Another issue that was already mentioned, is that asymptotic normality is not a universal truth. N.N. Taleb called the Gaussian distribution "the great intellectual fraud", where, to the best of my understanding, he meant that in finance the exponential decay ("thin" tails) is very uncommon feature. Namely, you can take Cauchy's distribution for example, it also has a bell shaped form, however due to relatively "fat" tails, it does not have a finite mean. This distribution will serve as a bad approximation of the heights of humans because negative heights or "gigantically" large values (let us say, over $4$ meters) are biologically impossible. Hence, a fat tail distribution that puts non-neglectable weights on extreme values will be improper mathematical modelling of such variable (height). While, in revenues it may be vice versa - assuming normality is the same as assuming neglectable probabilities for very large gains or losses, that - as we all know - maybe simply wrong.

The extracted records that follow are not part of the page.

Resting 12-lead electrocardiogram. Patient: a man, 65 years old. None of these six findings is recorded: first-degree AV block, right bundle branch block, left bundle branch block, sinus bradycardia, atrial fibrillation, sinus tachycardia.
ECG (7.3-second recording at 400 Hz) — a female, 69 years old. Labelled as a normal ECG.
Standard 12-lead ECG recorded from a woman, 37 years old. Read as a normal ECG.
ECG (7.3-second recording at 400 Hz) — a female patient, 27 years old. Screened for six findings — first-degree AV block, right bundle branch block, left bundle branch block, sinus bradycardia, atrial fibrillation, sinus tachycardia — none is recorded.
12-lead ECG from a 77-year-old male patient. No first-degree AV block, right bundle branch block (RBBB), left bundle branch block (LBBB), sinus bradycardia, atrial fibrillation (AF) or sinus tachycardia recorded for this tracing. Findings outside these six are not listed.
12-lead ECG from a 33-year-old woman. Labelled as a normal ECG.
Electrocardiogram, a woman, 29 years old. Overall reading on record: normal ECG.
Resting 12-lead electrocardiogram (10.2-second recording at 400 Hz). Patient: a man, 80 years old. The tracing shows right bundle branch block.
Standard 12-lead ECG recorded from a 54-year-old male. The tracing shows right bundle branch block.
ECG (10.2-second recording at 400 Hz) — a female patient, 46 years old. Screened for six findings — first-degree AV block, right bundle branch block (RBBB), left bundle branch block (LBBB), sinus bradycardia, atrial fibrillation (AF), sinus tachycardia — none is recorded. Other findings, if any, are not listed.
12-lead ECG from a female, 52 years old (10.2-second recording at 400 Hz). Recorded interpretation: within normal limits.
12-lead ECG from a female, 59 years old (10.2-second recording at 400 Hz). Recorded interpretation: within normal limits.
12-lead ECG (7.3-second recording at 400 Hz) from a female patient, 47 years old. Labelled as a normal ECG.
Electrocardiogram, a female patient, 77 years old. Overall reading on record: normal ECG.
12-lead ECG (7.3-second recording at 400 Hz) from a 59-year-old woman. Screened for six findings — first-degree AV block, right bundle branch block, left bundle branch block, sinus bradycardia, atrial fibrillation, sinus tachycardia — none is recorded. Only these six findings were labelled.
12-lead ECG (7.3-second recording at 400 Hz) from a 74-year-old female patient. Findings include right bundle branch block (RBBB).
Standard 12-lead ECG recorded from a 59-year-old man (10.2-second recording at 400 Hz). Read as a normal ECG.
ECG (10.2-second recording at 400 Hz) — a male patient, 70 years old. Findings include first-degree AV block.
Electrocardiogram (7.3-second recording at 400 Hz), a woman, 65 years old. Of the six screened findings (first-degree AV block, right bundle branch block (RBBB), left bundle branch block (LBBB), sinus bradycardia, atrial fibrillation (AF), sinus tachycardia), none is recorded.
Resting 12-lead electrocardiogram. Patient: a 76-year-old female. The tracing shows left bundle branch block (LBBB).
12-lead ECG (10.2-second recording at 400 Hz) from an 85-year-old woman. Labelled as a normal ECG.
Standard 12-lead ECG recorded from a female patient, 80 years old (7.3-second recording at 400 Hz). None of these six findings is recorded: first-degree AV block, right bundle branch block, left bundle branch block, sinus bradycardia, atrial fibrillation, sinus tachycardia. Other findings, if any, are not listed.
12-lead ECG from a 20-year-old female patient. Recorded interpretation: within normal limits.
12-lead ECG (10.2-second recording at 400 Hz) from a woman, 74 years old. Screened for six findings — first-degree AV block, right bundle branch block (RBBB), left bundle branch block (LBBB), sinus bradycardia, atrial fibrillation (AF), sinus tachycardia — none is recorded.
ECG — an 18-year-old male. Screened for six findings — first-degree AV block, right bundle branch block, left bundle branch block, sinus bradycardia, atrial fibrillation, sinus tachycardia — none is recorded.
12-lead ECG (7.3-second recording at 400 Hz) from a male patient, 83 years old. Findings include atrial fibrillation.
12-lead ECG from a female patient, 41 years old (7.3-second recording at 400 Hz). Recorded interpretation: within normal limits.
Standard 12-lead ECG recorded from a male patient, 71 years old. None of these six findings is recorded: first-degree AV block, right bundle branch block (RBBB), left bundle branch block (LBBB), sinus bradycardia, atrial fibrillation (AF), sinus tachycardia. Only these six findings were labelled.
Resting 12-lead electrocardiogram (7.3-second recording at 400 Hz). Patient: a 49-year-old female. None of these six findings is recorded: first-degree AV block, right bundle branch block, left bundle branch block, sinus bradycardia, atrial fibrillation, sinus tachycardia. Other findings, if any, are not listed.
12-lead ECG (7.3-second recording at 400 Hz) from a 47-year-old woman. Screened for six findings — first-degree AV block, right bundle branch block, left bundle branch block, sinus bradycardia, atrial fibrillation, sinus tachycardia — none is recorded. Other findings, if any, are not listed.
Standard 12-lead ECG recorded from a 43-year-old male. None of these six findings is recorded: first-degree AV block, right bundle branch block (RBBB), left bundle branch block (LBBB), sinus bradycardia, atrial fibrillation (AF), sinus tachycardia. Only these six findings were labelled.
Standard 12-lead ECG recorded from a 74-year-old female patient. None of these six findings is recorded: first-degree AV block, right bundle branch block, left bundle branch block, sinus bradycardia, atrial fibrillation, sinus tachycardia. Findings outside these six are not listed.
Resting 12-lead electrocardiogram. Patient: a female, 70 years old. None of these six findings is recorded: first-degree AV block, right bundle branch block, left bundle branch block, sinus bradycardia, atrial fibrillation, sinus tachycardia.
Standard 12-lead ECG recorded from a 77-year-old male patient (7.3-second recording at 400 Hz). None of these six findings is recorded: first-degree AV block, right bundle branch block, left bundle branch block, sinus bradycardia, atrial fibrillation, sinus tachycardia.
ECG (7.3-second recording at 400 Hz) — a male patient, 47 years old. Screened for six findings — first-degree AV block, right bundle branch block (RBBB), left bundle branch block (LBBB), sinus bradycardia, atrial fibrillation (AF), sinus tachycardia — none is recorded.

To sum it up, it seems that symmetry and general "bell" shape is indeed prevalent in the real world distributions. However, strict normality as described by
$$
f_{X}(x) = \frac{1}{\sqrt{2 \pi \sigma^2}}\exp\left\{-\frac{(x-\mu)^2}{2\sigma^2}\right\},
$$
is mostly just an approximation of the actual distribution. More accurate models that are still "bell" shaped may be better in calculating various parameters, however the little gain from the more precise model usually don't worth the higher complexity that it introduces. Hence, the regular normal distribution remains in many cases not only a good approximation but also a very convenient one. Finally, it is worth to mention that are some "domains" like finance where the bell shaped distributions are mostly non-normal ones, and assuming normality in this case may be wrong.